Mixing controlled value with uncontrolled defaultValue
<Slider type="continuous" value={50} defaultValue={20} onChange={...} />

`defaultValue` is only consulted on the first render of an uncontrolled slider. When `value` is set, the slider becomes controlled and `defaultValue` is silently ignored. Pick one mode — either `defaultValue` (uncontrolled, omit `value`) or `value` + `onChange` (controlled).

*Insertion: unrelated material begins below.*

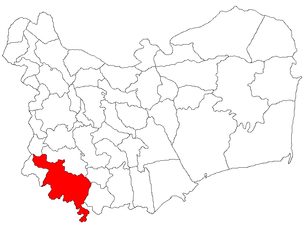 Categorie:Hărţi ale judeţului Tulcea
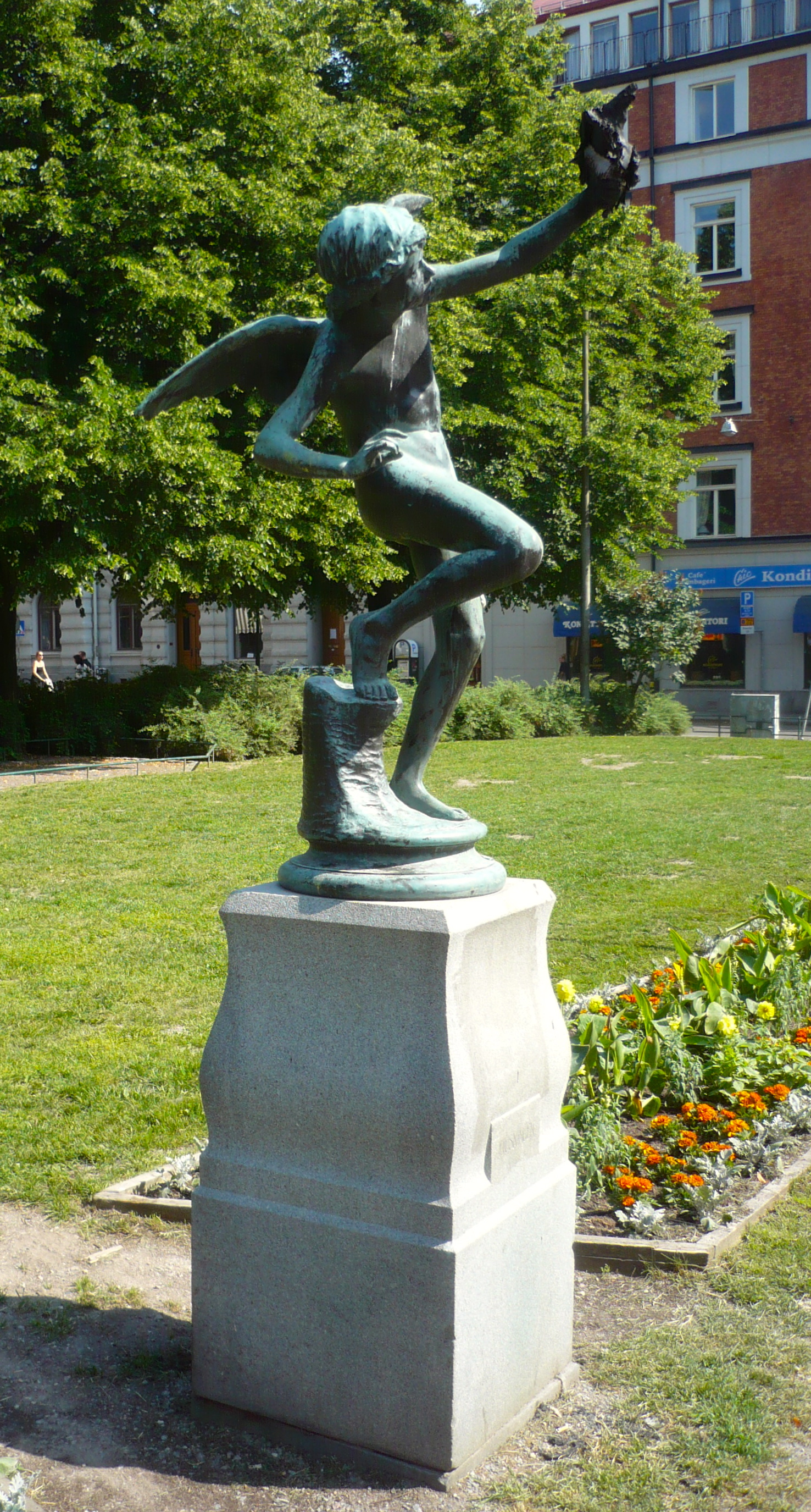 Tjusningen (franska: Le Charme) är en skulptur av en stående pojke ursprungligen utförd i gips av Per Hasselberg 1880. Statyn på Mariatorget är gjuten i brons 1917 på Meyers konstgjuteri i Stockholm.

Setting value past min/max bounds
<Slider type="continuous" min={0} max={100} value={150} />

The slider clamps the displayed thumb to the rail but `aria-valuenow` then disagrees with what `value` reads as in your state. Clamp on the consumer side before passing `value`, or expand `max` to fit your domain.

Range with low > high
<Slider type="range" value={[80, 20]} onChange={...} />

The component does not auto-swap an inverted tuple — the low thumb renders at `80%` and the high thumb at `20%`, which leaves the active rail with a negative width. Always order the tuple as `[lo, hi]` with `lo <= hi`.

Design rationale

A single component covers all three pixel patterns from the Figma DS3.1-HANDOFF page 2710:7530 because they share 95% of the same a11y contract and rail rendering — splitting them into three exports would force consumers to refactor when the requirement evolves from "single thumb" to "range". The discriminant lives on a `type` prop so TypeScript can narrow the `value` and `onChange` signatures (single-thumb modes use a `number`; range mode uses a `[lo, hi]` tuple) without forcing a runtime check. The 48-px touch target on `size="mobile"` exceeds the WCAG 2.5.5 minimum (44 × 44 CSS px) so the slider remains reliably tappable on touch surfaces even when the visible handle dot is small.